Sinds drie jaar is er bij de ingang van het kerkhof een metalen monument te vinden met daarop (een fragment van) het gedicht ‘Gemis’, dat Brusselmans kort na haar dood voor zijn moeder schreef, met de regel: ‘Zou mijn / moeder / zich omdraaien / in haar graf / als ze me hier / zo zag zitten?’
Nadat ik afscheid had genomen van Mia en Karel, reed ik naar Theet 77, het adres waar Brusselmans geboren is. Daardoor werd Hamme het Stratford-upon-Avon van Vlaanderen. De stallen waar de runderen stonden zijn inmiddels afgebroken, en het huis maakt een vervallen en onbewoonde indruk. Volgens de schrijver staat het zelfs op de rol om gesloopt te worden. Naar eigen zeggen gaat hij er zo min mogelijk naartoe, omdat hij het niet kan verdragen te zien dat er van zijn verleden niets meer over is. Kort geleden kondigde hij aan dat hij voornemens is om het boek Theet 77 te schrijven.

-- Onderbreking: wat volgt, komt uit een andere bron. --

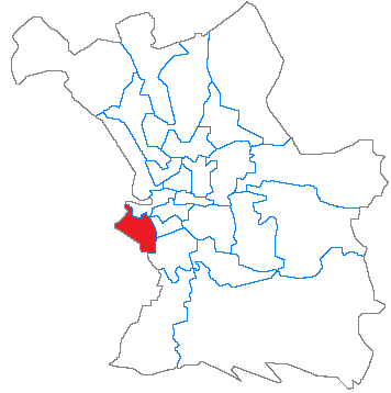 Situation du canton dans la ville de Marseille
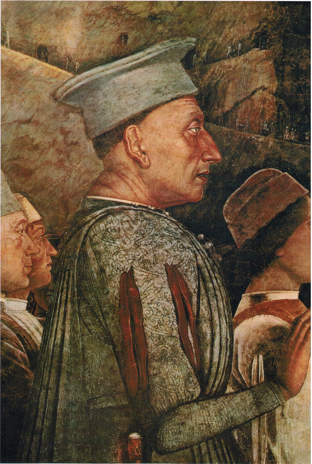 Lodovico Gonzaga
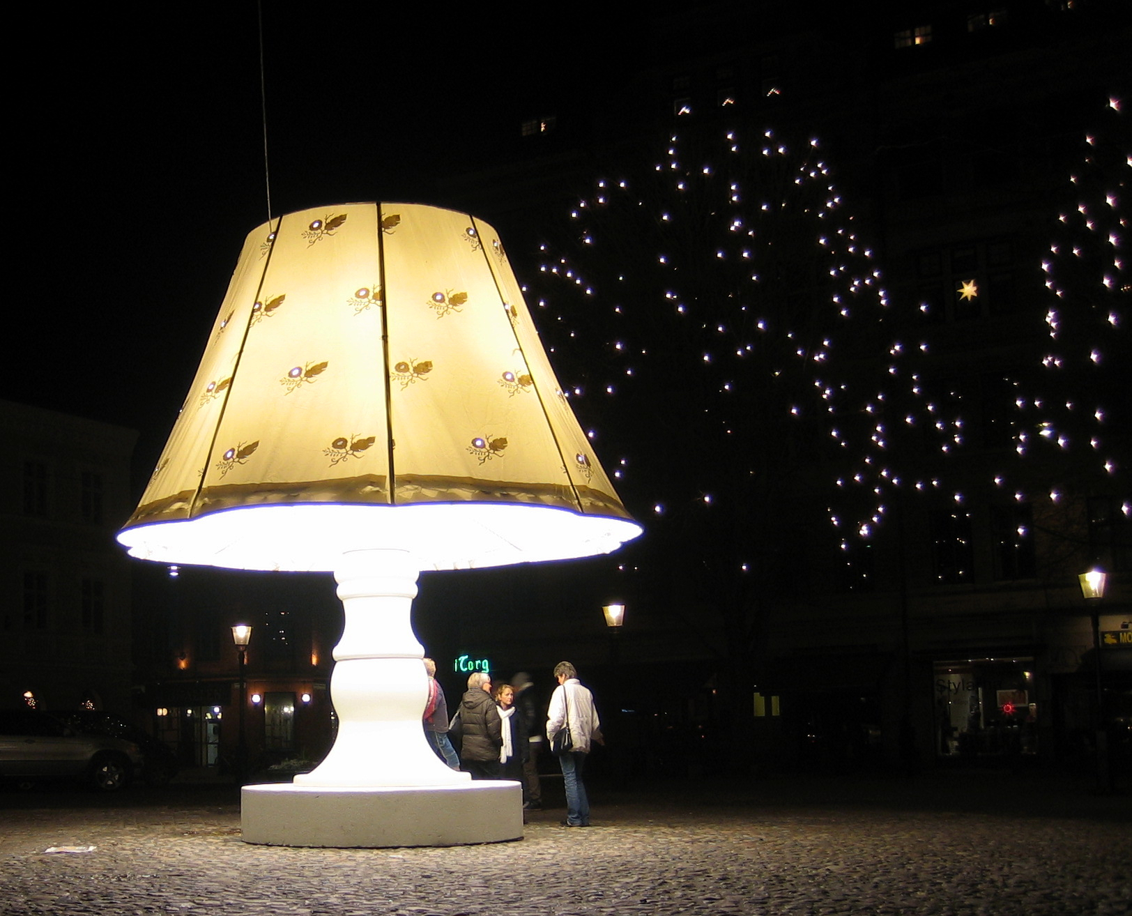 Huge lamp at Lilla torg, Malmö, Sweden
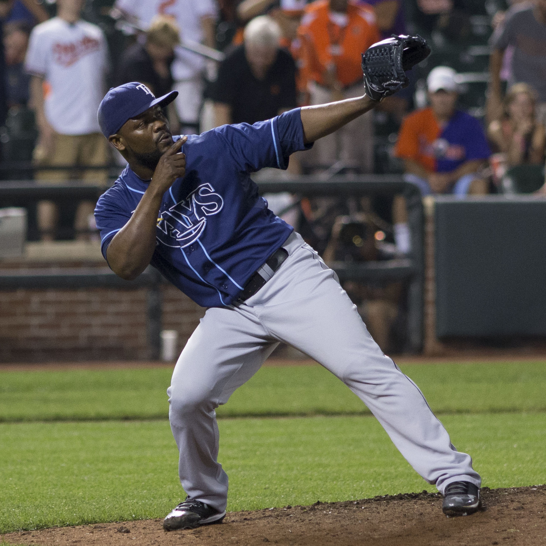 Fernando Rodney
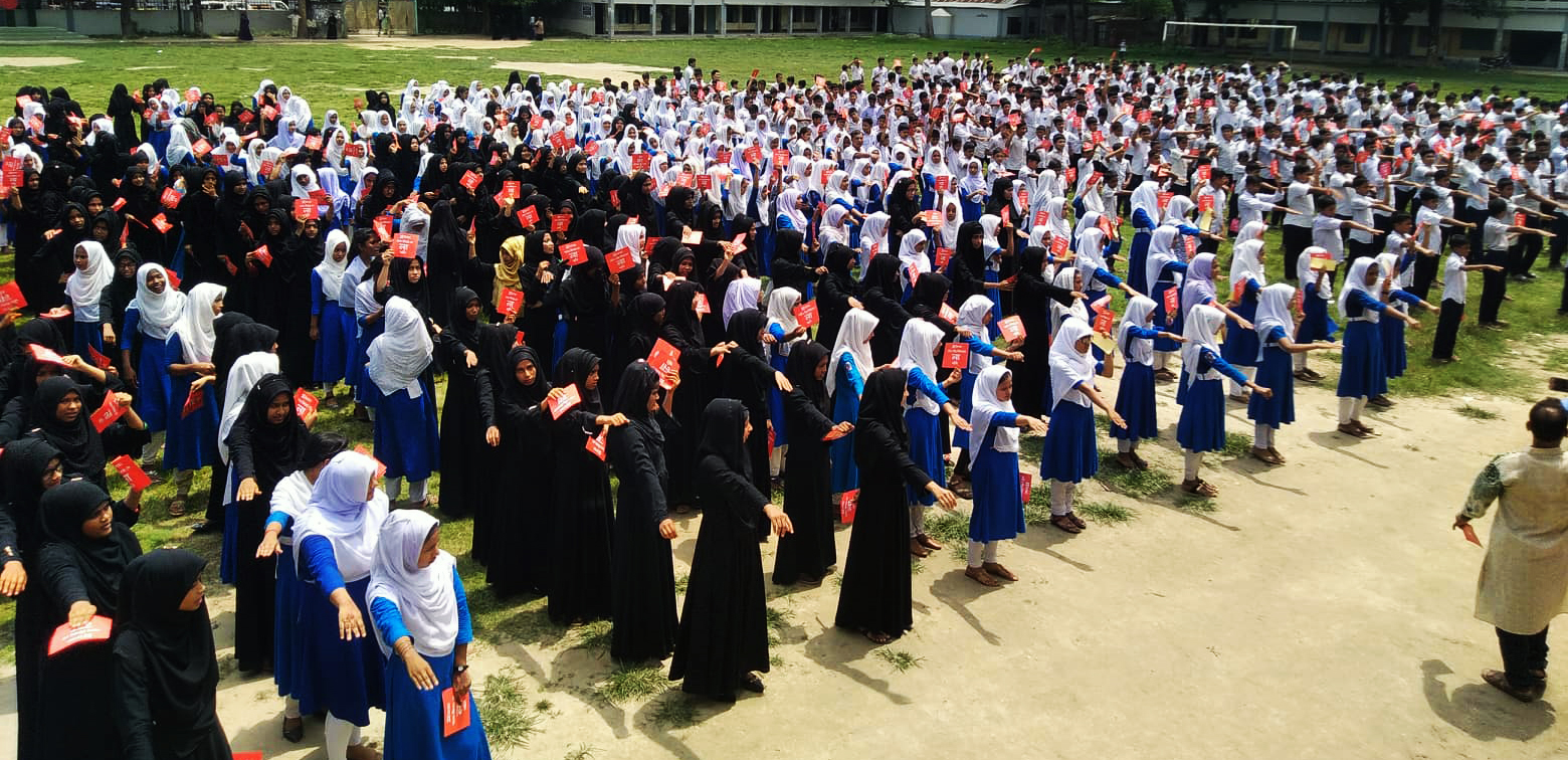 বাল্যবিয়ে বিরোধী শপথ নিচ্ছেন বাংলাদেশের একটি বালিকা বিদ্যালয়েরি শিক্ষার্থীরা। এটি ব্র্যাক এর একটি সামাজিক কর্মসূচি
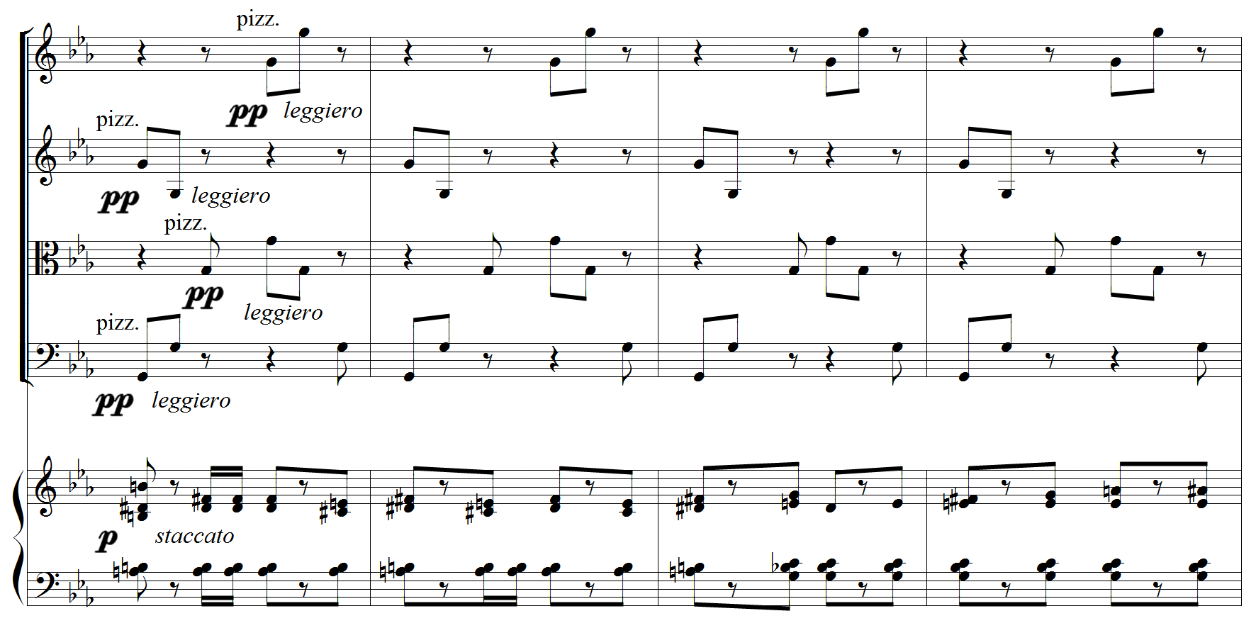 Louis Vierne, Quintette pour piano et cordes, op.42, 3e mouvement, mes. 134-137
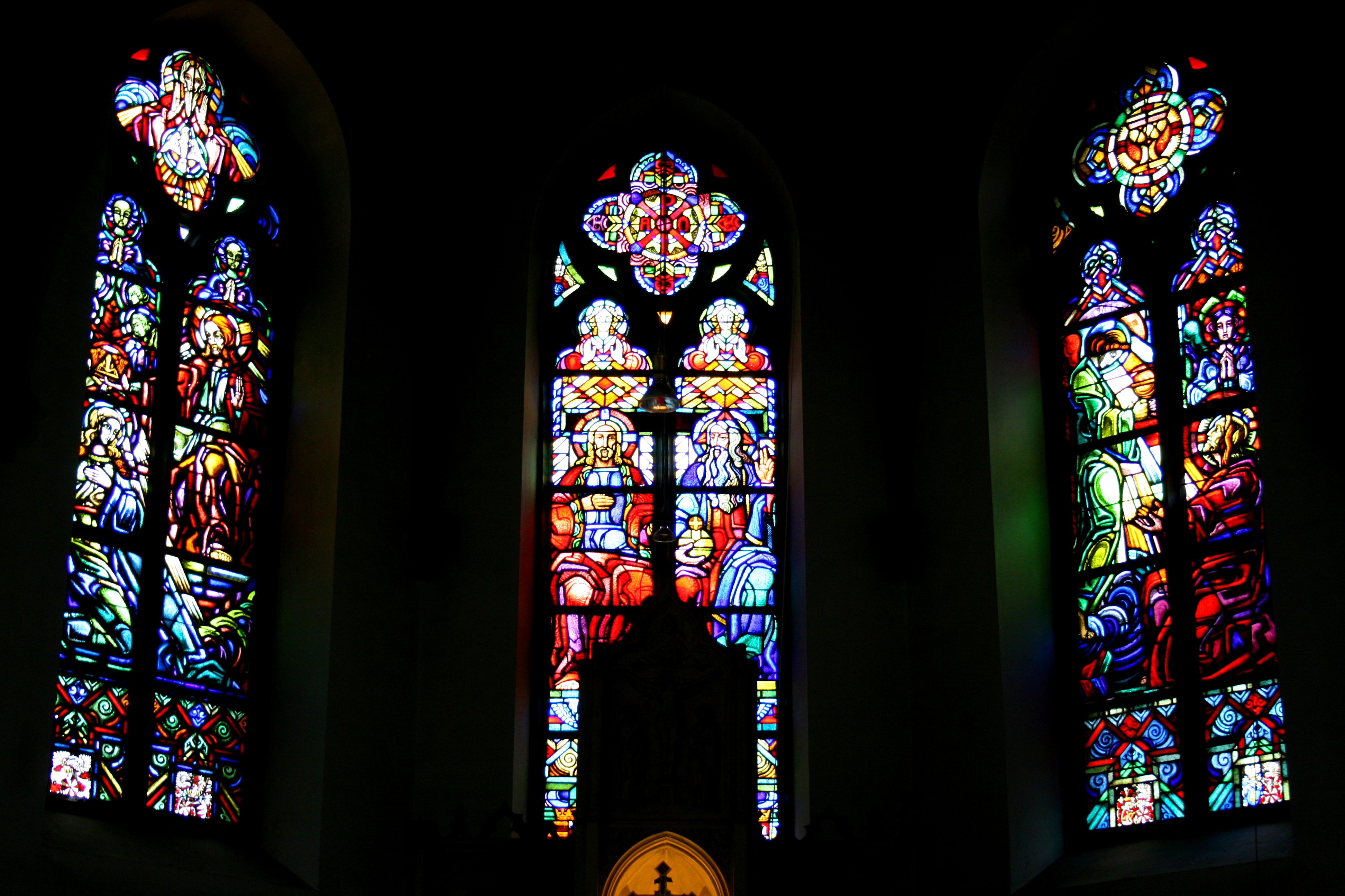 Sankt Johann Baptist in Marienheide-Gimborn
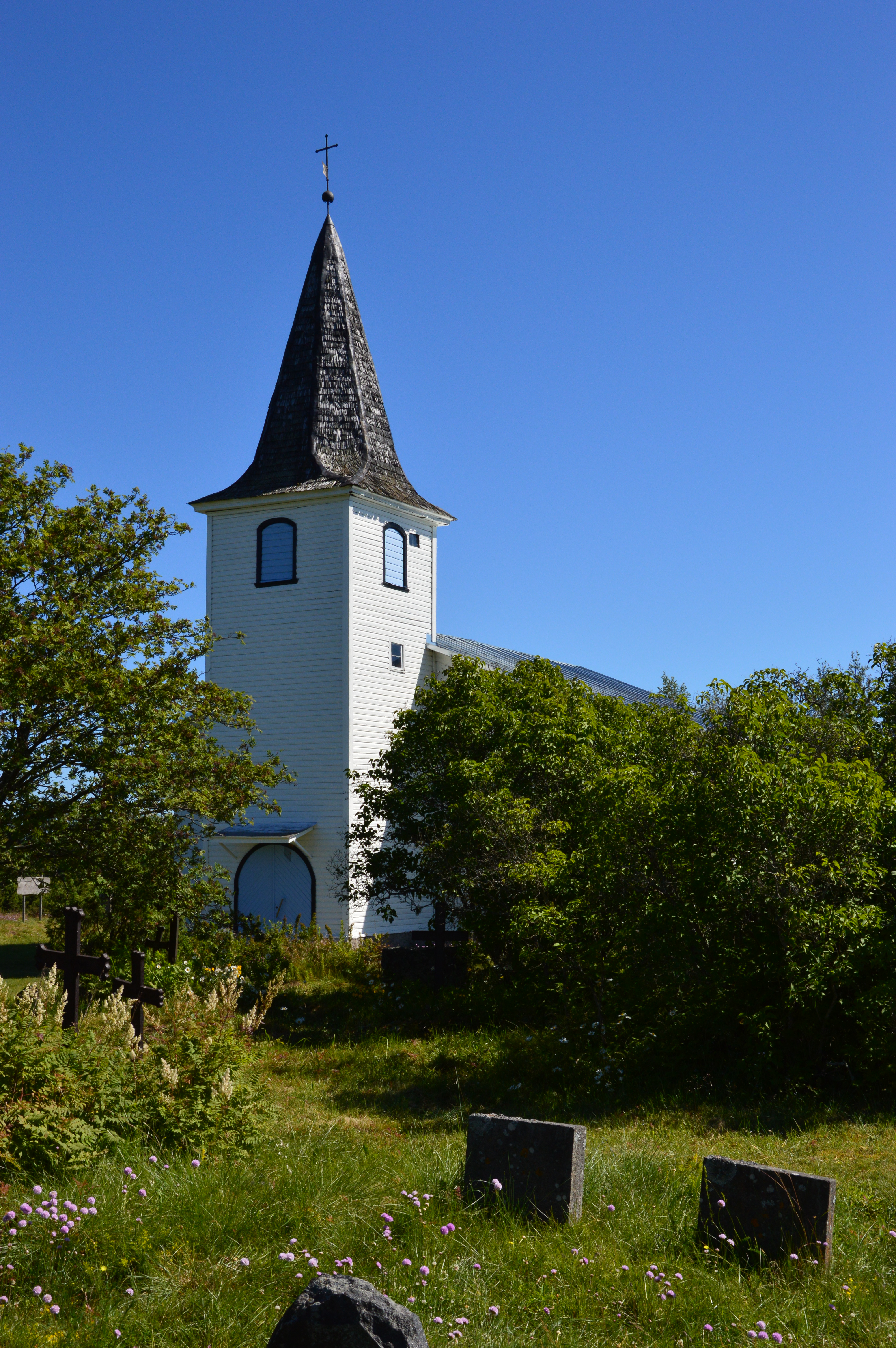 Prangli kirik
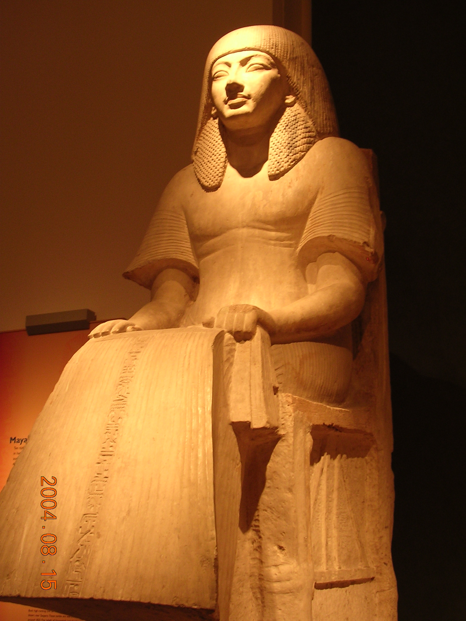 Maya szobra (Hollandia, Leiden, Rijksmuseum van Oudheden)
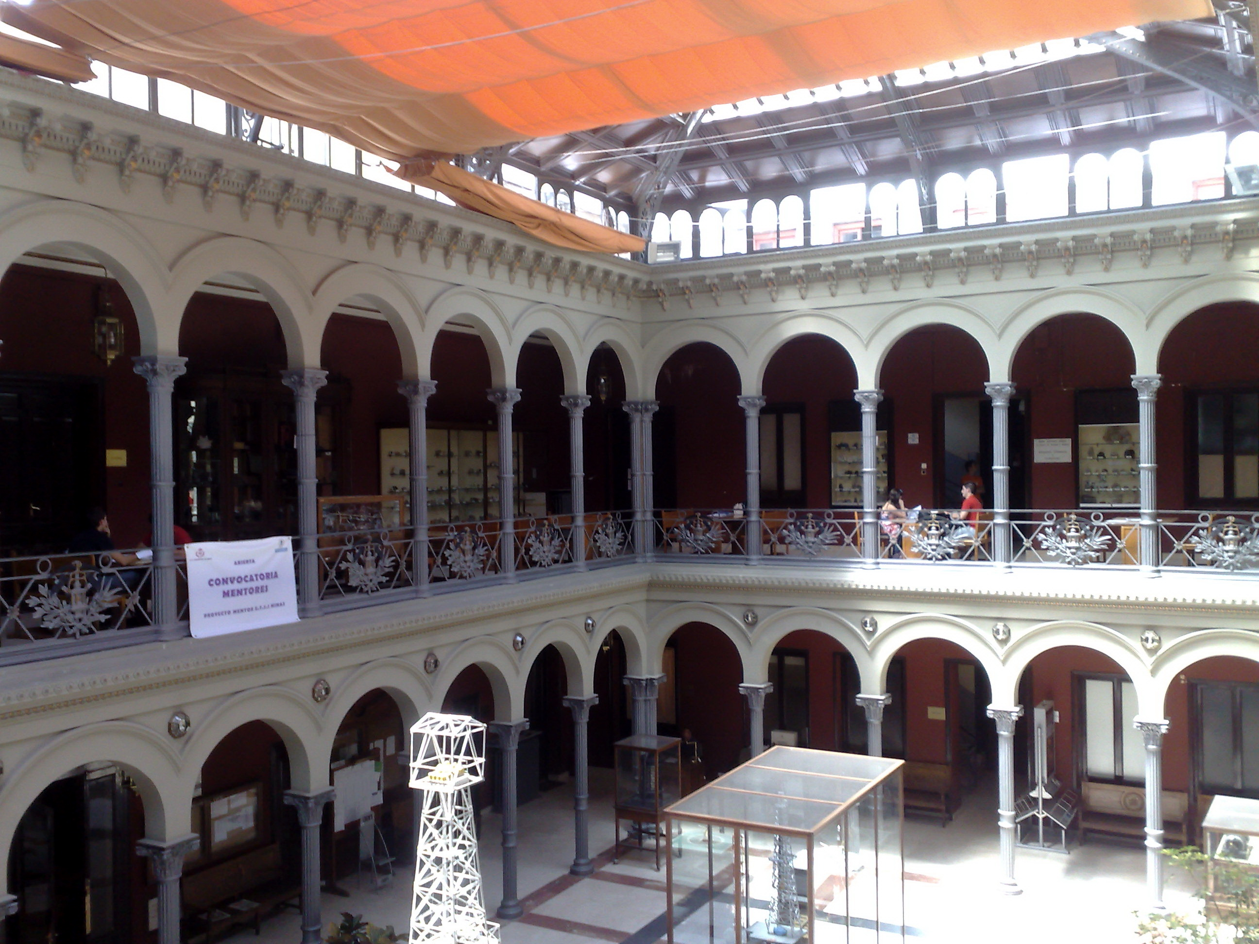 Vista del patio interior del edificio M1 de la Escuela Técnica Superior de Ingenieros de Minas de Madrid (España), en el nº 21 de la Calle de Ríos Rosas. Fue proyectado en 1884 por Ricardo Velázquez Bosco y construido entre 1886 y 1893.
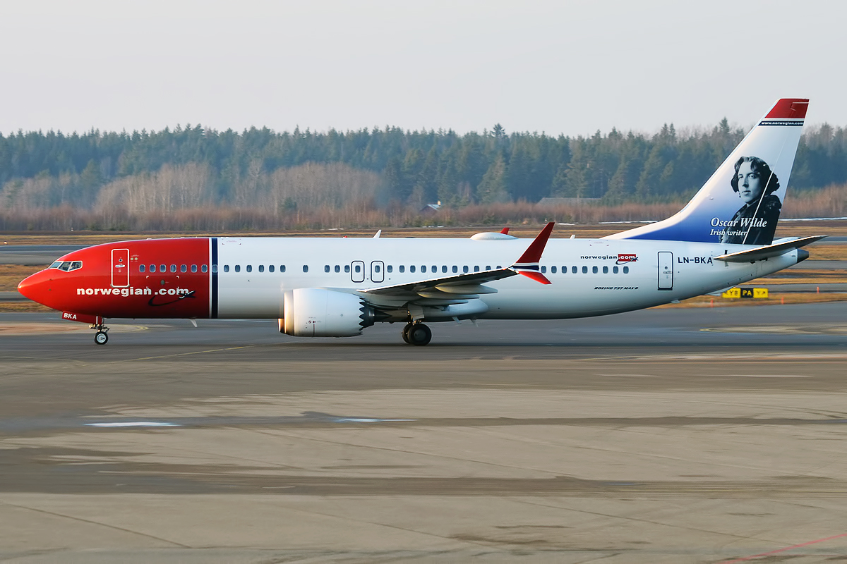 Norwegian (Oscar Wilde Livery), LN-BKA, Boeing 737-8 MAX
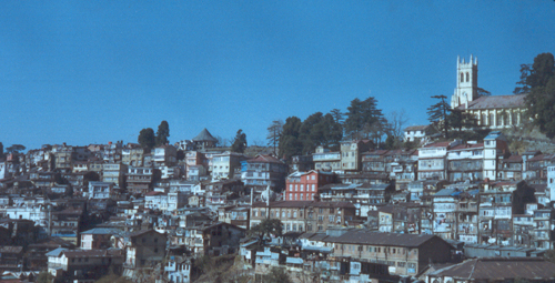 Shimla, Himachal Pradesh, Indien

Na de middag reisde ik door naar Gent, waar ik rond 15.00 uur door een uitgeslapen Herman Brusselmans met een rijsttaartje ontvangen werd. We spraken over van alles en nog wat, en natuurlijk kwam ook weer zijn jeugd ter sprake. Ik las hem voor wat Juffrouw Brijs had geschreven over zijn lange tong. De schrijver, met een grijns: ‘Daar heb ik mijn vriendin nog nooit over horen klagen.’
Rick Honings
Universitair docent moderne Nederlandse letterkunde Rick Honings werkt aan een boek over Herman Brusselmans. Op deze plek doet hij verslag van zijn vorderingen.